May 26, 2010

Depression in Narcolepsy: High Probability

Hola everyone!  I have been looking for more and more info regarding Narcolepsy and Depression.  It seems from what people are searching for, this is a popular search, and so I am trying to find more interesting resources to give.  Narcolepsy and Depression, to me go hand in hand, and I think that most people with Narcolepsy already know this, right?  But it is interesting to find studies that give us percentages and figures.  Well, at least it is kind of interesting to me:)

Here is a link to a study done at Lesley College way back in 1996.  I do, however, think that it is quite relevant today.   Please click here to read it, or you can read the abstract below.

Depression in narcolepsy: concomitant or constituent?
LINDSLEY G, CRAWFORD B Sleep Research 1996; 25: 279.   Lesley College and Quintiles/Benefit Research

According to recent studies, the comorbidity rate of narcolepsy and depression is estimated to be between 30-52%, as compared with a depression prevalence rate of 8.1% in the general population. Our current study provides further support of the significantly elevated comorbidity rate of narcolepsy and depression, and extends these findings. Subjects were 22 men and 44 women between the ages of 17 and 76 (mean=49ñ15.24) who completed a survey intended to assess the financial burden of narcolepsy. Estimated age of narcolepsy symptom onset was 20 yoñ10.64. The mean age of diagnosis was 34 yo ñ 11.49 years, with a mean lag of 14ñ11.53 years from estimated year of onset. According to the subjects' retrospective reports, 46% carried an accurate diagnosis of depression prior to their diagnosis of narcolepsy. Strikingly, 56% of the sample continued to carry this diagnosis during this past year. There was also a high comorbidity with diagnoses of anxiety. 32% carried this diagnosis prior to identification of narcolepsy, which increased to a rate of 35% within the past year. Overall rate of moderate to severe mood disturbance was 58% of the sample pre-narcolepsy diagnosis, which stayed essentially the same, 57%, during the past year.

Looked at separately, the five subjects in the sample < 25 yo had a lag of 0-5 years from onset to diagnosis. The data showed essentially the same trends with respect to associated diagnoses of depression and severity of mood disturbance, except that anxiety frequency increased rather then remained the same during the past year.

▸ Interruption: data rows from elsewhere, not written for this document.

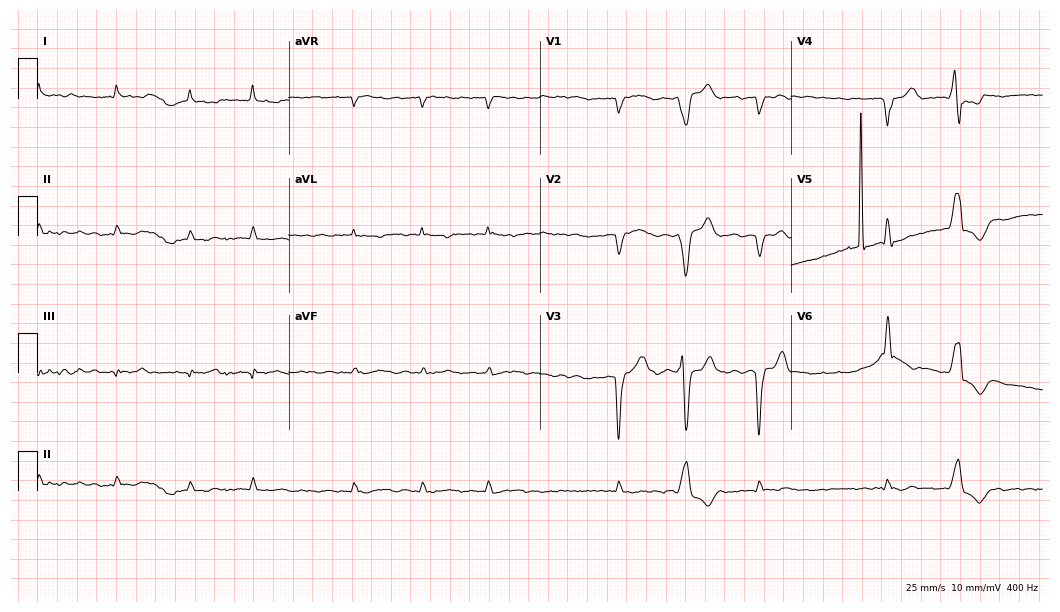
12-lead ECG from a male patient, 80 years old (10.2-second recording at 400 Hz). No first-degree AV block, right bundle branch block, left bundle branch block, sinus bradycardia, atrial fibrillation or sinus tachycardia recorded for this tracing. Other findings, if any, are not listed.
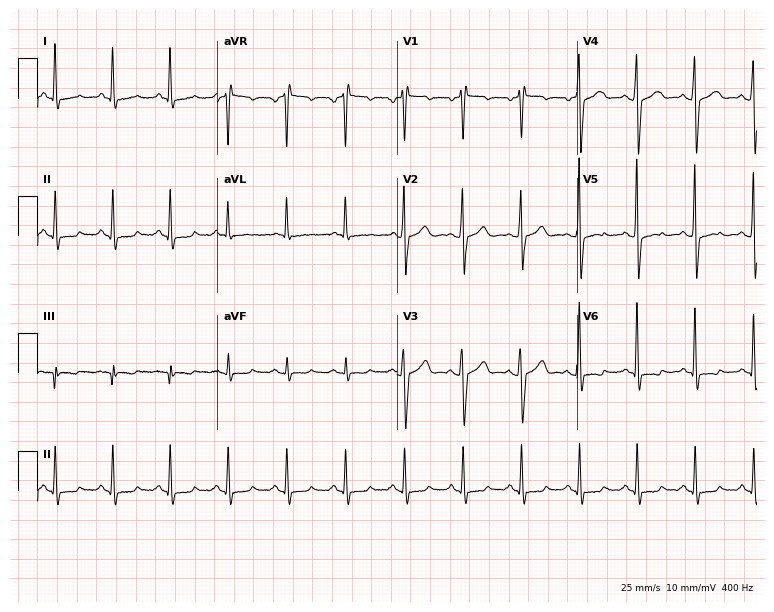
12-lead ECG (7.3-second recording at 400 Hz) from a 58-year-old female patient. Findings include sinus tachycardia (a sinus rate of 100 beats per minute or more).
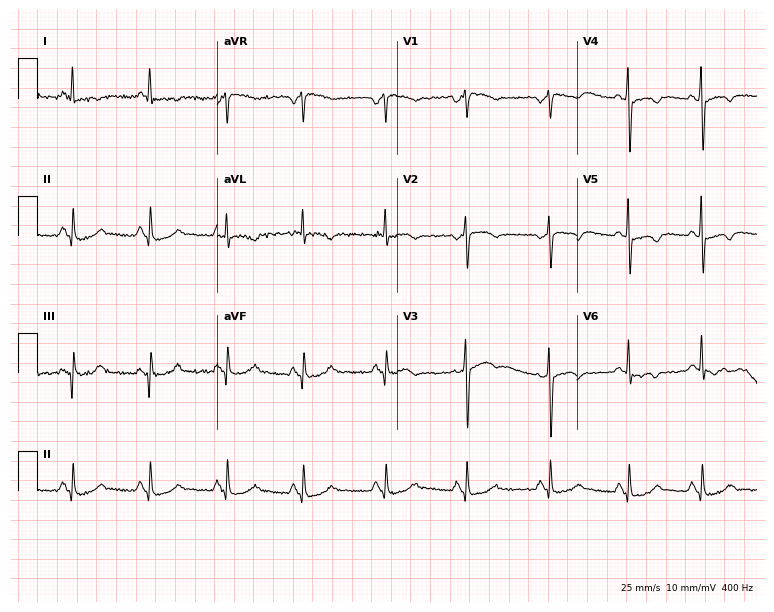
12-lead ECG from a female patient, 48 years old. Screened for six findings — first-degree AV block, right bundle branch block, left bundle branch block, sinus bradycardia, atrial fibrillation, sinus tachycardia — none is recorded. Only these six findings were labelled.
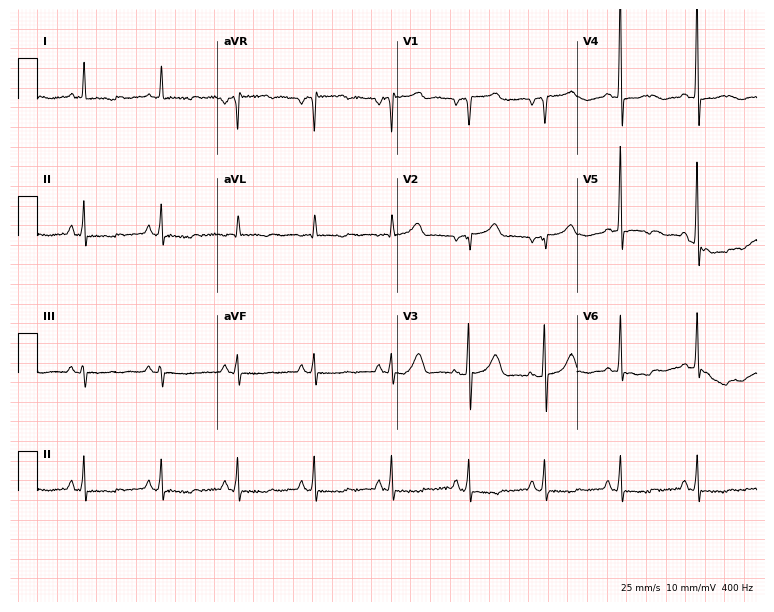
Electrocardiogram, a 75-year-old man. Of the six screened findings (first-degree AV block, right bundle branch block, left bundle branch block, sinus bradycardia, atrial fibrillation, sinus tachycardia), none is recorded. Only these six findings were labelled.

With respect to co-relationships among potentially relevant variables, severity of depression was independent of reported severity of EDS, cataplexy, disruption of school or work life, and medication. As graphed below for the current year data, however, there was a striking relationship between severity of depressed mood and presence/absence of anxiety diagnoses, with anxiety diagnoses increasing as depressed mood increased. Severity of depression also had a similar relationship with difficulty focusing and concentrating (cognitive disturbance).

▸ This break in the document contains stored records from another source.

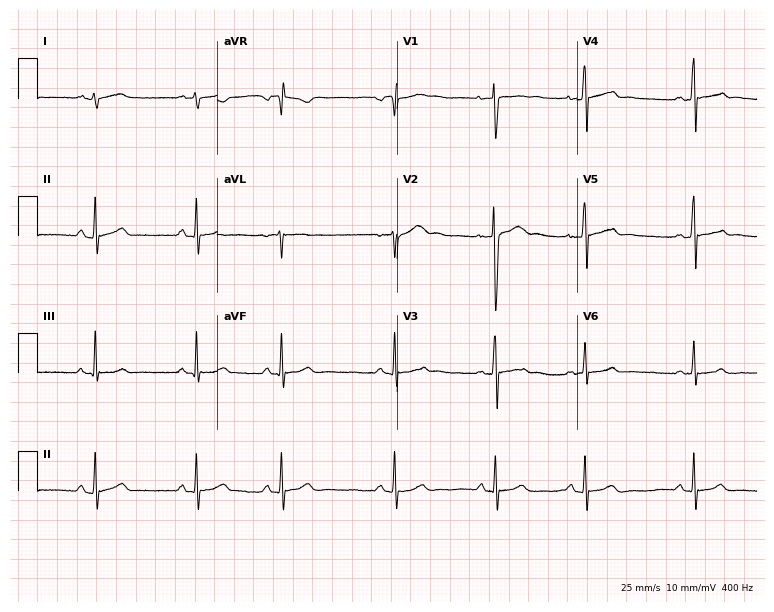
12-lead ECG from a 22-year-old male. Recorded interpretation: within normal limits.
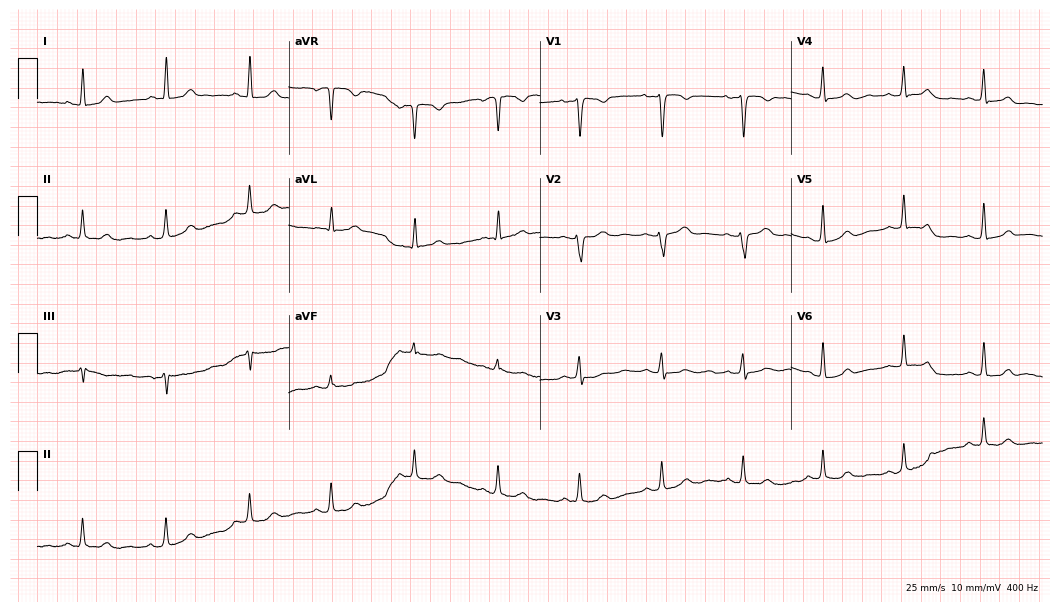
12-lead ECG (10.2-second recording at 400 Hz) from a female patient, 50 years old. Labelled as a normal ECG.
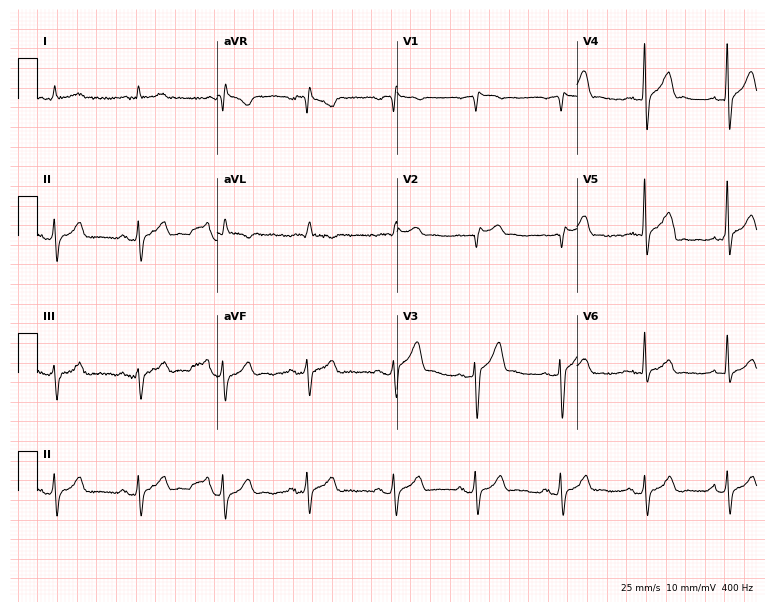
ECG — a male, 76 years old. Screened for six findings — first-degree AV block, right bundle branch block, left bundle branch block, sinus bradycardia, atrial fibrillation, sinus tachycardia — none is recorded. Only these six findings were labelled.

In conclusion: (1) The probability of depression in association with narcolepsy is very high; (2) Formal diagnoses of depression are significantly related to diagnoses of anxiety; (3) Severity of depressed mood appears also to be related to degree of cognitive disturbance; (4) Depression increased rather than decreased across the life span in these subjects whereas anxiety increased in our small sample of young people but decreased moderately from prediagnosis to the current year in the total sample; and (5) that there was no obvious relationship between subjectively reported severity of depressed mood and severity of EDS or cataplexy, degree of disruption of school or work life, or type of medication. These data reinforce how critical it is to address affective disturbance as well as the primary symptoms of narcolepsy when treating narcoleptic patients. In addition, the high comorbidity rate of depression with narcolepsy, even when EDS and cataplexy are more or less under control, raise the question of whether depression is actually a constituent rather than merely a concomitant of narcolepsy.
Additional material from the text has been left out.